Earlier this month, Menefee reaped dividends on his efforts objecting to Valero Refining-Texas, L.P.’s permit that would have allowed the refinery to spew hydrogen cyanide in a low-income community. Pressure from his office sparked an agreement for 80-percent reductions in the dangerous chemical, a regime of emissions tests, transparency over the company’s operations and money for the communities affected.
“I think I bring a helpful perspective in that a lot of these law firms, many of the cases we did, I have represented industry before,” Menefee said. “I know what to look for. I know the lingo. I know when we’re being sold to a can of goods. I know when it’s time to, to when there’s a pressure point and it’s time to push on it. And I know when we’re just kind of chasing the wind.”

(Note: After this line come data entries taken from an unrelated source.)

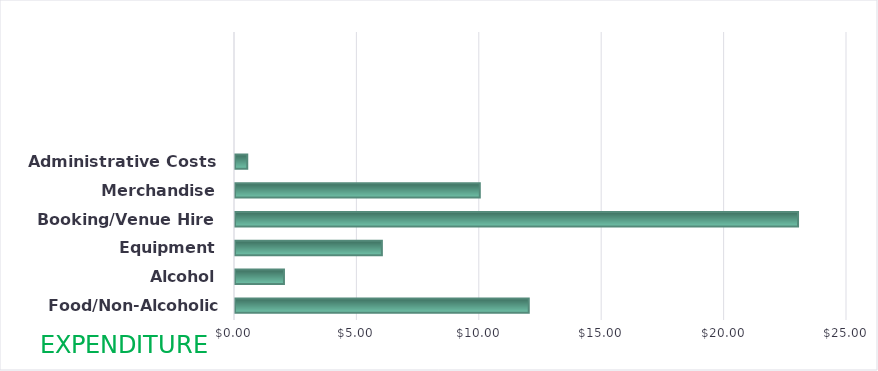
| Category | Amount |
|---|---|
| Food/Non-Alcoholic Drinks | 12 |
| Alcohol | 2 |
| Equipment | 6 |
| Booking/Venue Hire | 23 |
| Merchandise | 10 |
| Administrative Costs | 0.5 |
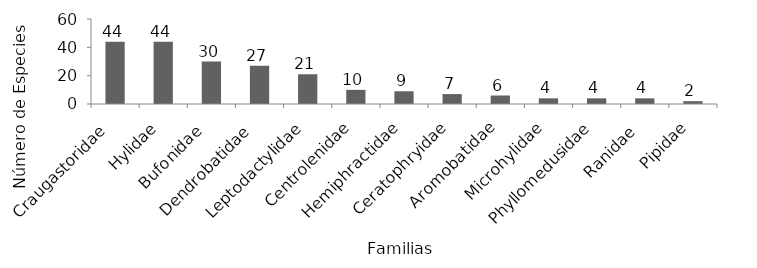
| Category | No. Especie |
|---|---|
| Craugastoridae  | 44 |
| Hylidae | 44 |
| Bufonidae  | 30 |
| Dendrobatidae  | 27 |
| Leptodactylidae | 21 |
| Centrolenidae | 10 |
| Hemiphractidae | 9 |
| Ceratophryidae | 7 |
| Aromobatidae | 6 |
| Microhylidae | 4 |
| Phyllomedusidae | 4 |
| Ranidae  | 4 |
| Pipidae | 2 |

“So I’m bringing that perspective to this, but also understanding that as a young African-American man who grew up in a working-class family, I bring the perspective of having been one of the people in these neighborhoods where there was a facility that was emitting chemicals,” he continued.
In the wake of the outages, Menefee has been closely watching a Texas Supreme Court battle involving a regulator on every Texan’s lips but previously little-known outside the state: the Electric Reliability Council of Texas, also known as ERCOT.
Defending its conduct, the company told Law&Crime: “Because approximately 46% of privately-owned generation tripped offline this past Monday morning, we are confident that our grid operators made the right choice to avoid a statewide blackout.”
The Texas Supreme Court is currently deciding whether ERCOT has sovereign immunity, an issue that will determine whether it can be sued for any reason. The case involves a company named Panda Power, which claims that it invested more than $2 billion on power plants in Texas based on allegedly fraudulent market reports that ERCOT published.
In the wake of the blackout, the long-anticipated ruling has major consequences. One family already has sued ERCOT for $100 million in the wake of the outages, in a lawsuit stating that their 11-year-old son died in the blackouts.
“The stakes are huge and I think that everyone appreciates that even outside of that lawsuit,” Menefee said, rattling off various state and local investigations that have been announced.
Two days after the interview, Menefee formally announced his civil investigation into ERCOT, the Public Utility Commision (PUC), and market participants. Five board members, including the chair, announced plans to resign, effective at the culmination of Wednesday morning’s meeting, citing public outrage about their out-of-state residency.